- EXERCISE DIRECTIONS: Write out an exact copy of the line containing "Chapelle Notre-Dame de" and all lines that follow it in the data below, leaving out pictures.

- RECORDED INFORMATION:

--- START ---

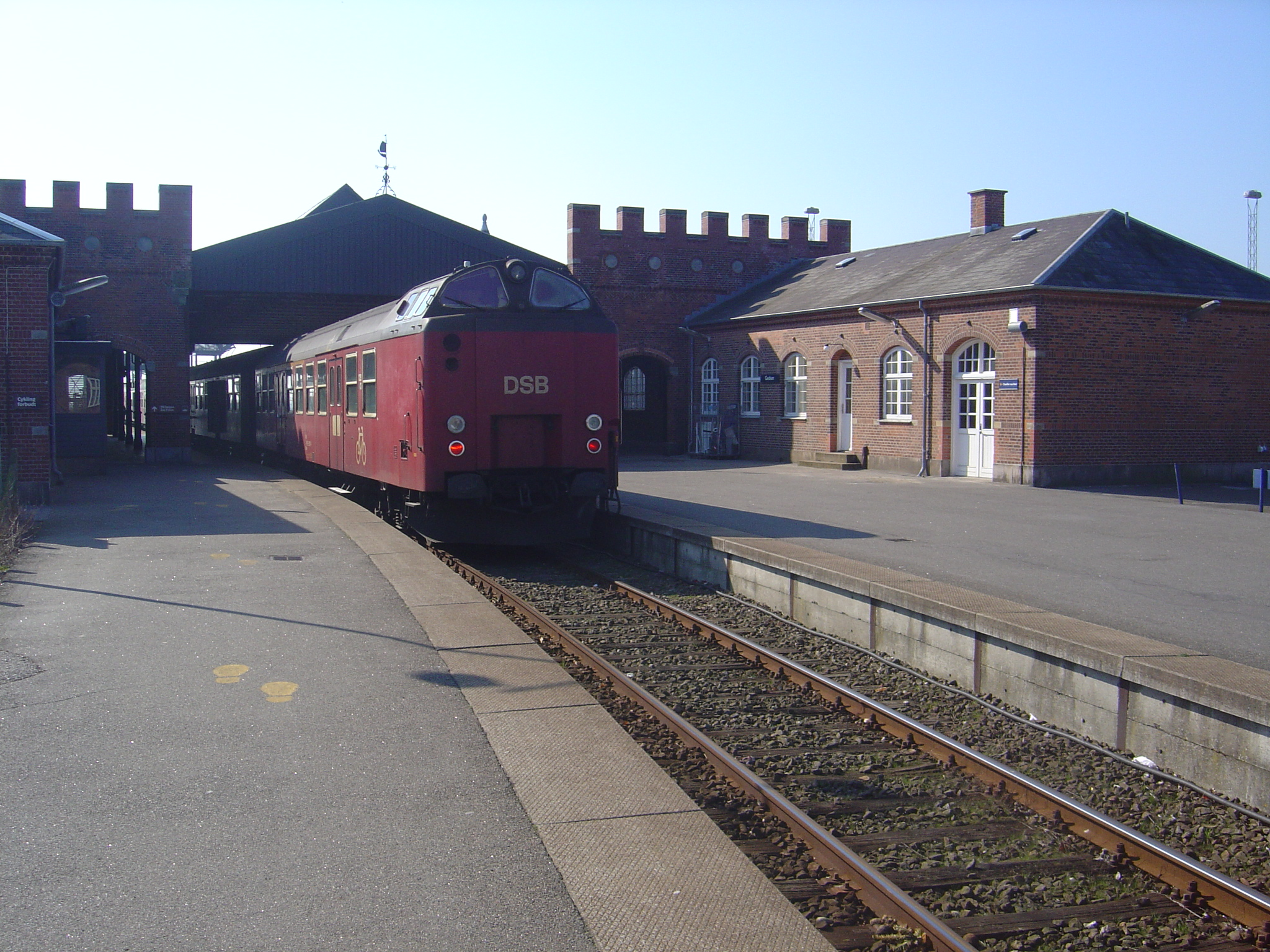 Gedser Station
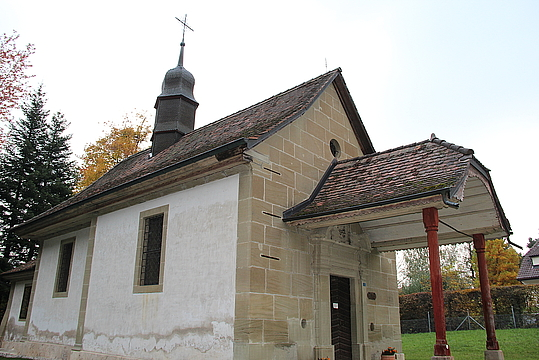 Chapelle Notre-Dame de Montban, Farvagny, dans la commune de Gibloux
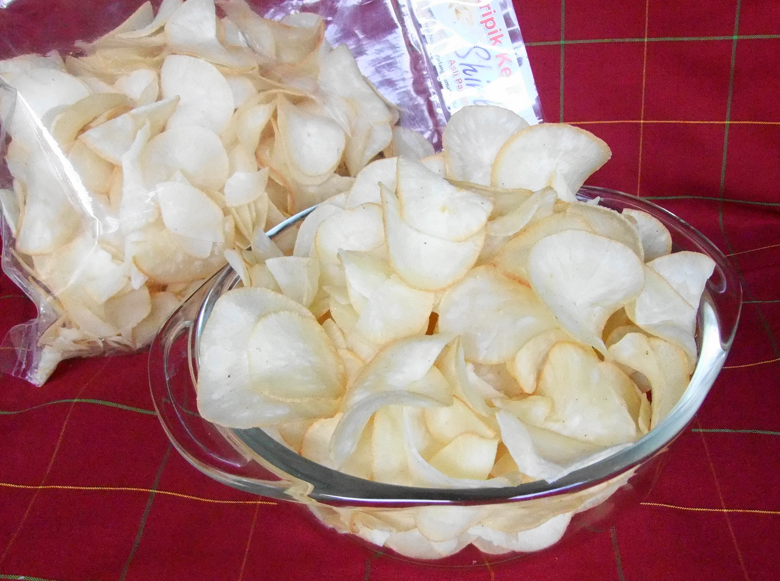 Keripik sanjay
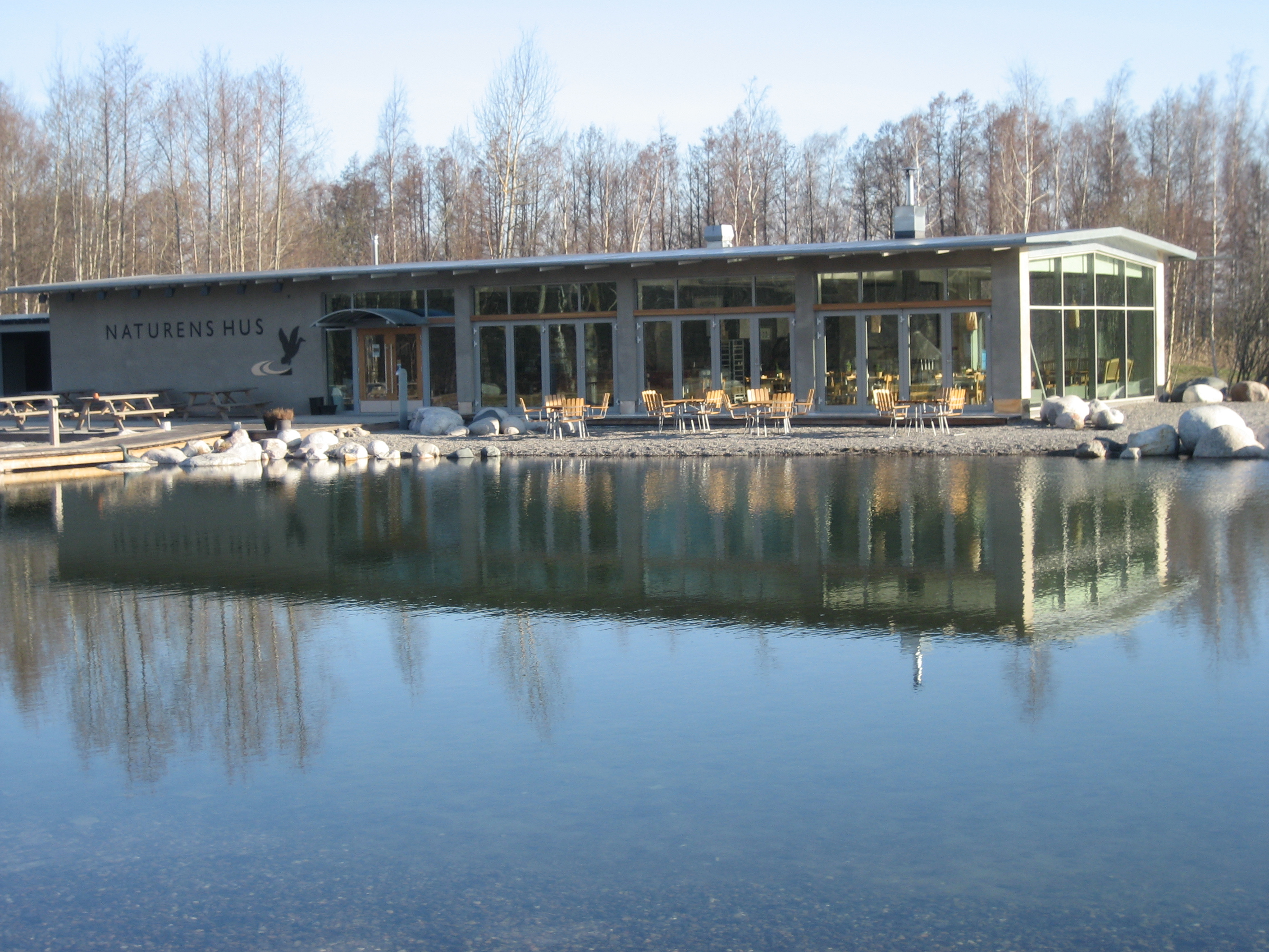 Naturens Hus, Örebro, Sweden

--- END ---

- WRITTEN SOLUTION:
 Chapelle Notre-Dame de Montban, Farvagny, dans la commune de Gibloux
 Keripik sanjay
 Naturens Hus, Örebro, Sweden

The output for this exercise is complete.